> **AIM OF THE TASK**: Exact copy, no pictures: output each line below as it stands.

(Beginning of DATA IN THIS EXERCISE)

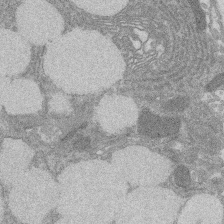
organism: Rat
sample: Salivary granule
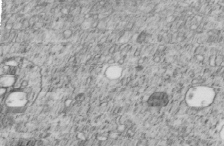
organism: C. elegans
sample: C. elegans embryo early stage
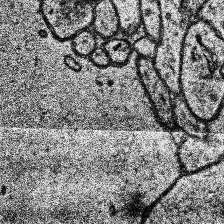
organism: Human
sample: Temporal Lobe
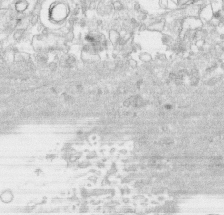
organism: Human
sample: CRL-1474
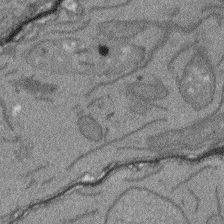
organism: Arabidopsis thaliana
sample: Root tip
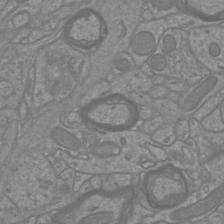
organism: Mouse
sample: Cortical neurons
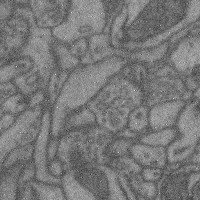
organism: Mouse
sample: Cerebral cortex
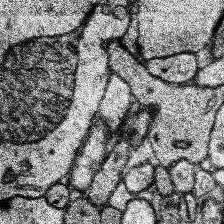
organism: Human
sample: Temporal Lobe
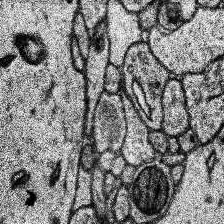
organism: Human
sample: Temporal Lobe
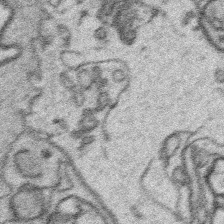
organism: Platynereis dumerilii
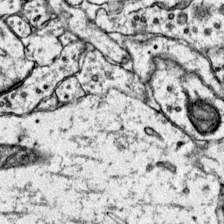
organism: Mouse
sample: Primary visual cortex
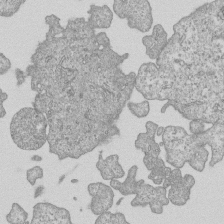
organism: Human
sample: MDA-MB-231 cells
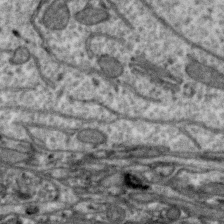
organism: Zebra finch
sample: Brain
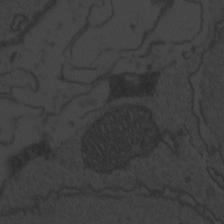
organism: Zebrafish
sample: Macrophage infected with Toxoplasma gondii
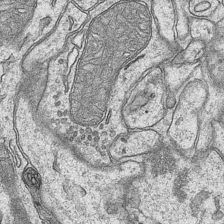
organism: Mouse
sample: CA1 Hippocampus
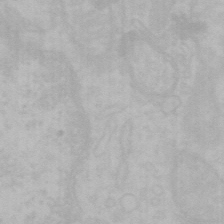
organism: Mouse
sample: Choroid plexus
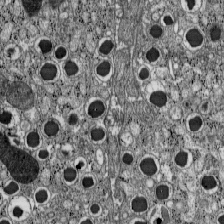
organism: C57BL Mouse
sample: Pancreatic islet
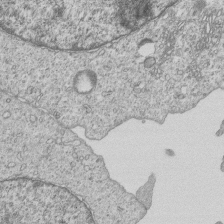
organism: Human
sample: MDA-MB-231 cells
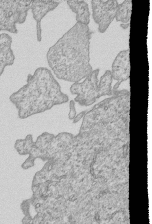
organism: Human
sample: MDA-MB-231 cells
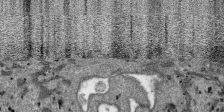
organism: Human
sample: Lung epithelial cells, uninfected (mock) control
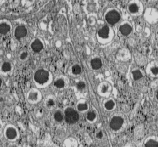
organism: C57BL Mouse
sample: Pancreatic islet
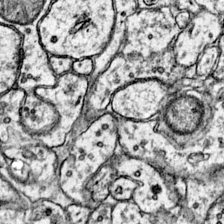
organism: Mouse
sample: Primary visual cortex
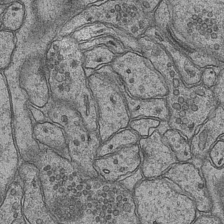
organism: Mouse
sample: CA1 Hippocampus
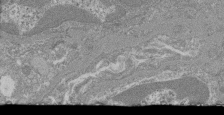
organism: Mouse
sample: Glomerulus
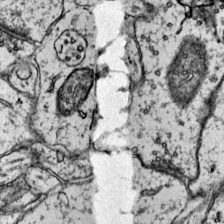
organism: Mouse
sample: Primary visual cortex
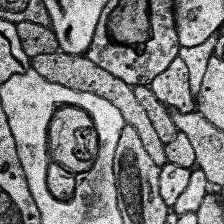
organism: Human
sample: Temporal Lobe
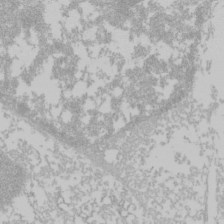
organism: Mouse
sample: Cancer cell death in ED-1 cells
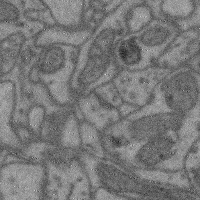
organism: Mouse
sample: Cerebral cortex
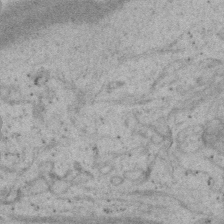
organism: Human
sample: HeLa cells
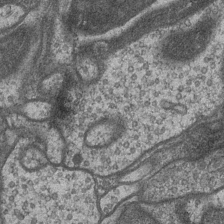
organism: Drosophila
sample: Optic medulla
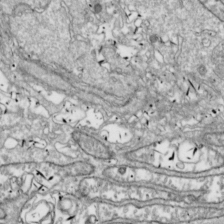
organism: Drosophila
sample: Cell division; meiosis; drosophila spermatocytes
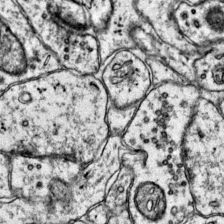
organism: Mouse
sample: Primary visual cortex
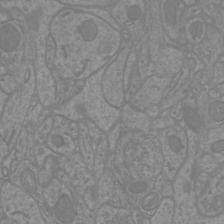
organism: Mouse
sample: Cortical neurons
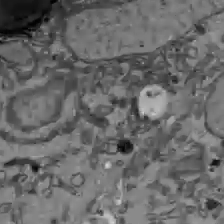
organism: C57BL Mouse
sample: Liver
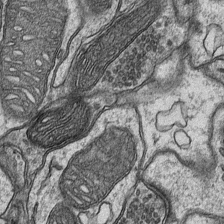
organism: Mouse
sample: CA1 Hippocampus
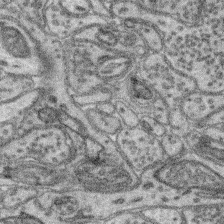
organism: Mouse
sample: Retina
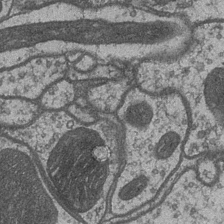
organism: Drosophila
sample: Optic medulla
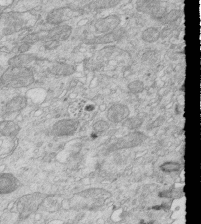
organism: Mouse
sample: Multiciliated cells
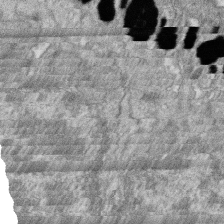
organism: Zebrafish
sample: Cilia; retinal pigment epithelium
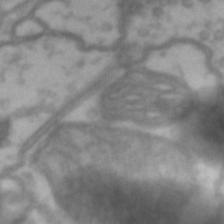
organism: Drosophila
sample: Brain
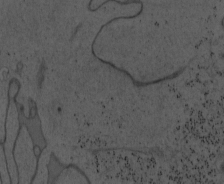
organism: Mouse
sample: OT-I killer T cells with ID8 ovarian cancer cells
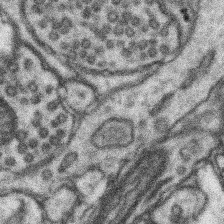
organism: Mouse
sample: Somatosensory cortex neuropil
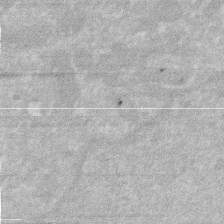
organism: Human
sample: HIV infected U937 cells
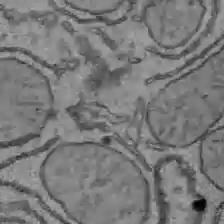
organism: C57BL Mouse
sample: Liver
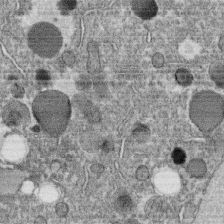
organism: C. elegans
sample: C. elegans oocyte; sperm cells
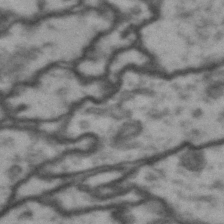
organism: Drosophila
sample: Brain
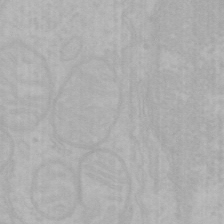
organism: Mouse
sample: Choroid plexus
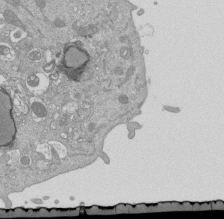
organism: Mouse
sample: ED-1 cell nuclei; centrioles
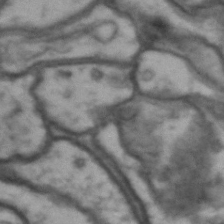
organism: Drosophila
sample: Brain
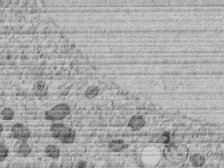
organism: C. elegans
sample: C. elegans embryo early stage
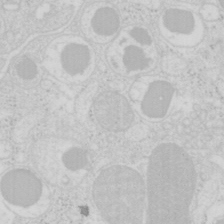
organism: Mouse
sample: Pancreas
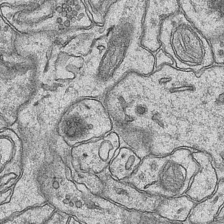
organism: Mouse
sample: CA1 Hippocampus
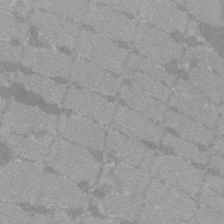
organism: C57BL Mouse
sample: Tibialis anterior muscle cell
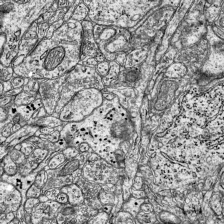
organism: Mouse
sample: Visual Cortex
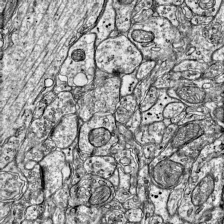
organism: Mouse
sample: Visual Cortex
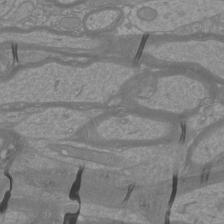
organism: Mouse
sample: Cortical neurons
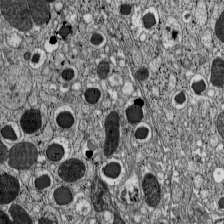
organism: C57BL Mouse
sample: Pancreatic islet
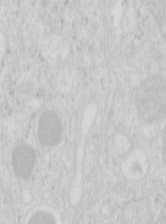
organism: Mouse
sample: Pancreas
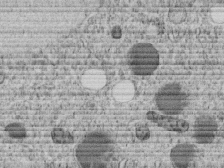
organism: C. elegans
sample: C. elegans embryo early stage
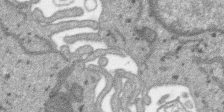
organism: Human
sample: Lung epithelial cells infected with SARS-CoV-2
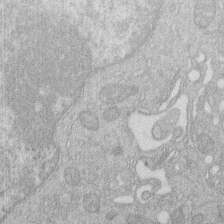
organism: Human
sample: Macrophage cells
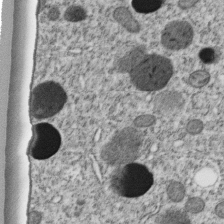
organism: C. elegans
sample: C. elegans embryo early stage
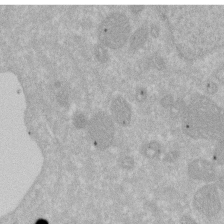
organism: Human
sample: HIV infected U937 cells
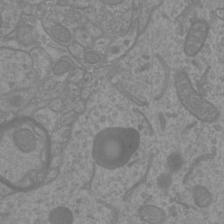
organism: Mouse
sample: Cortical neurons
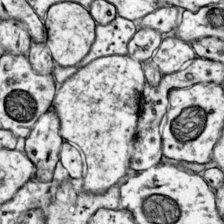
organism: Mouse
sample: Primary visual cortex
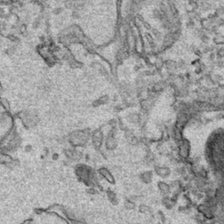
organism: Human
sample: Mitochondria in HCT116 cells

(End of DATA IN THIS EXERCISE)

> **RESPONSE TO THIS TASK**:
organism: Rat
sample: Salivary granule
organism: C. elegans
sample: C. elegans embryo early stage
organism: Human
sample: Temporal Lobe
organism: Human
sample: CRL-1474
organism: Arabidopsis thaliana
sample: Root tip
organism: Mouse
sample: Cortical neurons
organism: Mouse
sample: Cerebral cortex
organism: Human
sample: Temporal Lobe
organism: Human
sample: Temporal Lobe
organism: Platynereis dumerilii
organism: Mouse
sample: Primary visual cortex
organism: Human
sample: MDA-MB-231 cells
organism: Zebra finch
sample: Brain
organism: Zebrafish
sample: Macrophage infected with Toxoplasma gondii
organism: Mouse
sample: CA1 Hippocampus
organism: Mouse
sample: Choroid plexus
organism: C57BL Mouse
sample: Pancreatic islet
organism: Human
sample: MDA-MB-231 cells
organism: Human
sample: MDA-MB-231 cells
organism: Human
sample: Lung epithelial cells, uninfected (mock) control
organism: C57BL Mouse
sample: Pancreatic islet
organism: Mouse
sample: Primary visual cortex
organism: Mouse
sample: CA1 Hippocampus
organism: Mouse
sample: Glomerulus
organism: Mouse
sample: Primary visual cortex
organism: Human
sample: Temporal Lobe
organism: Mouse
sample: Cancer cell death in ED-1 cells
organism: Mouse
sample: Cerebral cortex
organism: Human
sample: HeLa cells
organism: Drosophila
sample: Optic medulla
organism: Drosophila
sample: Cell division; meiosis; drosophila spermatocytes
organism: Mouse
sample: Primary visual cortex
organism: Mouse
sample: Cortical neurons
organism: C57BL Mouse
sample: Liver
organism: Mouse
sample: CA1 Hippocampus
organism: Mouse
sample: Retina
organism: Drosophila
sample: Optic medulla
organism: Mouse
sample: Multiciliated cells
organism: Zebrafish
sample: Cilia; retinal pigment epithelium
organism: Drosophila
sample: Brain
organism: Mouse
sample: OT-I killer T cells with ID8 ovarian cancer cells
organism: Mouse
sample: Somatosensory cortex neuropil
organism: Human
sample: HIV infected U937 cells
organism: C57BL Mouse
sample: Liver
organism: C. elegans
sample: C. elegans oocyte; sperm cells
organism: Drosophila
sample: Brain
organism: Mouse
sample: Choroid plexus
organism: Mouse
sample: ED-1 cell nuclei; centrioles
organism: Drosophila
sample: Brain
organism: C. elegans
sample: C. elegans embryo early stage
organism: Mouse
sample: Pancreas
organism: Mouse
sample: CA1 Hippocampus
organism: C57BL Mouse
sample: Tibialis anterior muscle cell
organism: Mouse
sample: Visual Cortex
organism: Mouse
sample: Visual Cortex
organism: Mouse
sample: Cortical neurons
organism: C57BL Mouse
sample: Pancreatic islet
organism: Mouse
sample: Pancreas
organism: C. elegans
sample: C. elegans embryo early stage
organism: Human
sample: Lung epithelial cells infected with SARS-CoV-2
organism: Human
sample: Macrophage cells
organism: C. elegans
sample: C. elegans embryo early stage
organism: Human
sample: HIV infected U937 cells
organism: Mouse
sample: Cortical neurons
organism: Mouse
sample: Primary visual cortex
organism: Human
sample: Mitochondria in HCT116 cells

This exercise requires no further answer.